8. The method for automatically deploying WiFi access point information map construction according to claim 7, characterized in that, In step S32, the expected log-likelihood function To find the maximum and minimum values, the expected log-likelihood function is obtained. Parameters for obtaining the maximum and minimum values : 。 9. The method for automatically deploying WiFi access point information map construction according to claim 7, characterized in that, In step S33, the parameter estimate is tuned using the following logic. : In the formula, It is the first The parameter estimates for the next iteration.

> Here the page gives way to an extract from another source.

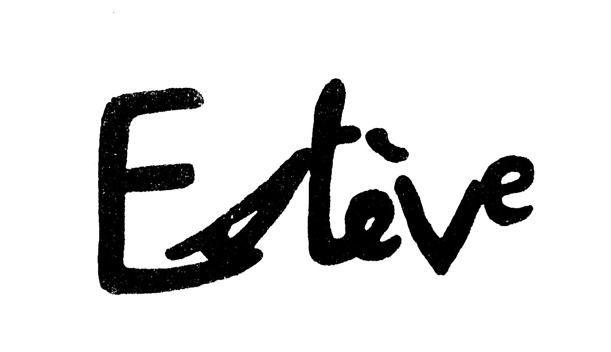 Signature du peintre Maurice Estève (scan d'une invitation d'exposition) This signature is believed to be ineligible for copyright and therefore in the public domain because it falls below the required level of originality for copyright protection both in the United States and in the source country (if different). In this case, the source country (e.g. the country of nationality of the signatory) is believed to be France. Cette image ou le texte qui y est représenté est seulement composé de formes géométriques simples et de texte. Elle n’atteint pas le seuil d'originalité nécessaire pour la protection du droit d’auteur, et est donc du domaine public. See autographs of Magritte and Picasso
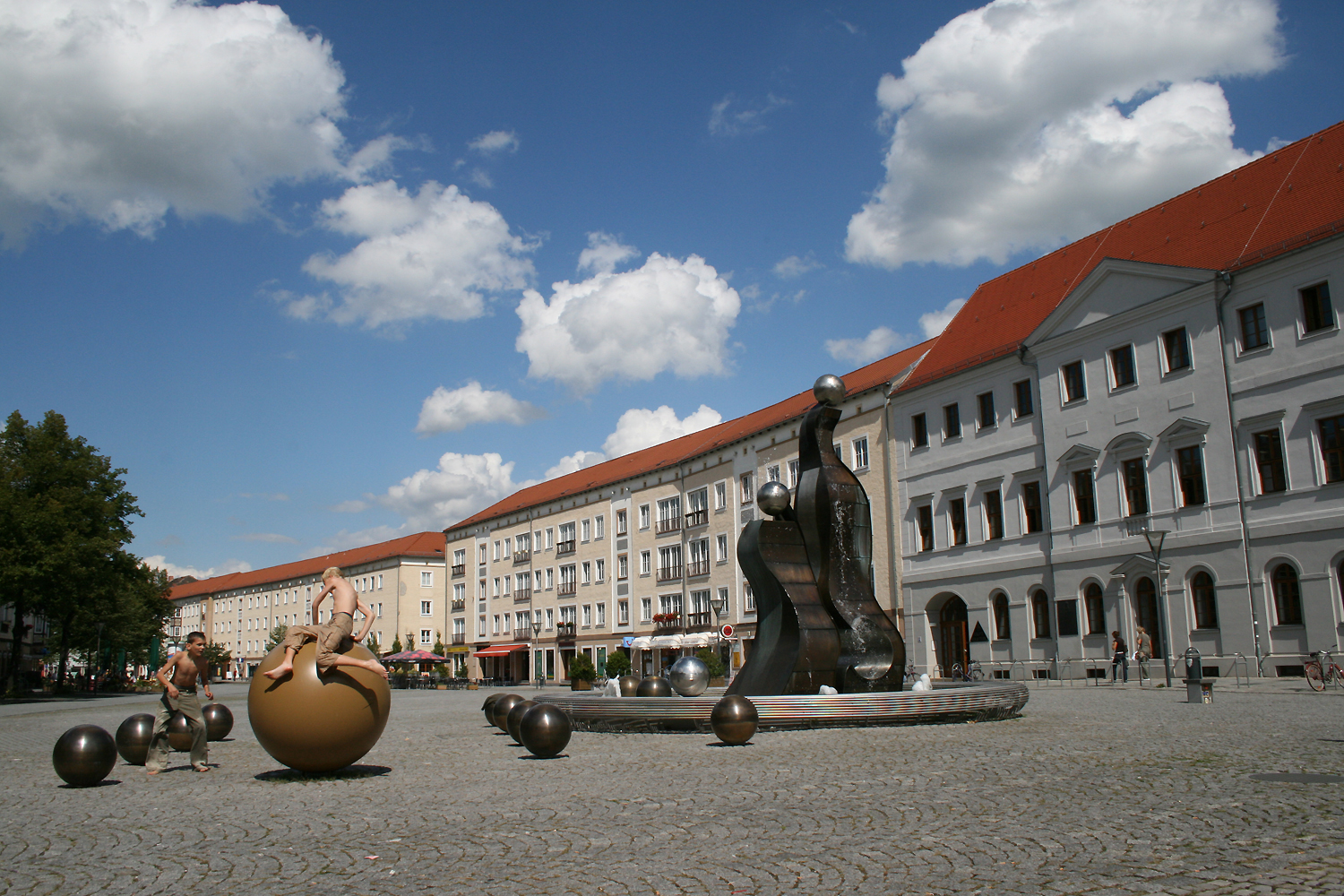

10. An automated deployment system for building WiFi access point information maps, characterized in that: The system includes: The channel variation feature analysis module is used to perform high-pass and low-pass filtering on the signal to extract human motion-related information; calculate the ratio of received signals from different antennas to perform phase offset correction on the original CSI signal; obtain human motion signal variation data through time-frequency analysis, analyze the signal using the STFT method, analyze the energy distribution of the signal on the time axis, identify the energy concentration area, and obtain the energy highest point PLCR; The data-driven framework training module is used to establish the correlation between the highest energy point PLCR, human movement speed, and user's human position, acquire and utilize the model prediction framework to solve the trajectory in reverse, incorporate human movement constraints and spatial constraints into the simulation dataset, use the speed constraint in the movement constraints to derive the feasible region of the target position, generate a preset number of simulation trajectory sequences to cover the feasible region, calculate the simulated PLCR sequence based on the simulation trajectory sequence to obtain the feature dataset, train the data-driven framework model, and process it to obtain the predicted trajectory. The data-driven framework training module is connected to the channel change feature analysis module. A SAGE-like iterative solution module is used to fix the current parameter estimates. Let's assume the location is the equipment location; calculate the latent variables. Relative to observation data The expected value of the condition is obtained by performing an expectation calculation operation to obtain latent variables. The parameter estimates are updated based on the expected values of the latent variables. The expectation calculation operation and the maximization operation are performed alternately. The parameter estimates are iteratively optimized using a SAGE-like algorithm until the preset convergence condition is met. The SAGE-like iterative solution module is connected to the data-driven framework training module.